Große Freude über gemeinsames Fest

Christel Höink ist einfach nur dankbar, dass die Menschen beiderseits der deutsch-niederländischen Grenze zusammen feiern konnten und durften. Das betont auch Heinrich Holters: „Wir müssen froh darüber sein, wie gut es uns hier doch geht“, sagt er.

Das große Fest war eigentlich für den 75. Jahrestag des Kriegsendes geplant. Die Coronapandemie hatte den Plan jedoch zunichte gemacht.

Die Feier bis zum 80. Jahrestag aufzuschieben, sei für die Buurser Arbeitsgemeinschaft nicht in Frage gekommen. Sie hatten das Denkmal so schnell wie möglich einweihen wollen.

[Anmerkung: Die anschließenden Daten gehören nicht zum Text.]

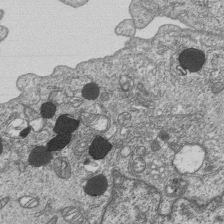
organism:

Unabhängig davon sollen zukünftig weitere Projekte grenzübergreifend angegangen werden. Konkrete Planungen dazu gibt es aber noch nicht.

Das Friedensfest am Sonntag hatten die Schlagwerkers von Crescendo Buurse begleitet. Durch das Programm führte Mieke Wilming.

Offizielle Grußworte sprachen der Bürgermeister aus Haaksbergen Jan Hermann Scholten, die Ahauser Bürgermeisterin Karola Voss und der Bürgermeister Vredens, Tom Tenostendarp. Mit Sologesang von Henk Goering und Texten von Gerhard Scholten war die Veranstaltung eröffnet worden.

Der Nachmittag wurde von verschiedenen Musikgruppen beiderseits der Grenze musikalisch begleitet. Auch wurde das Buch „Över de Grenze“ von Ria Hartgerink vorgestellt.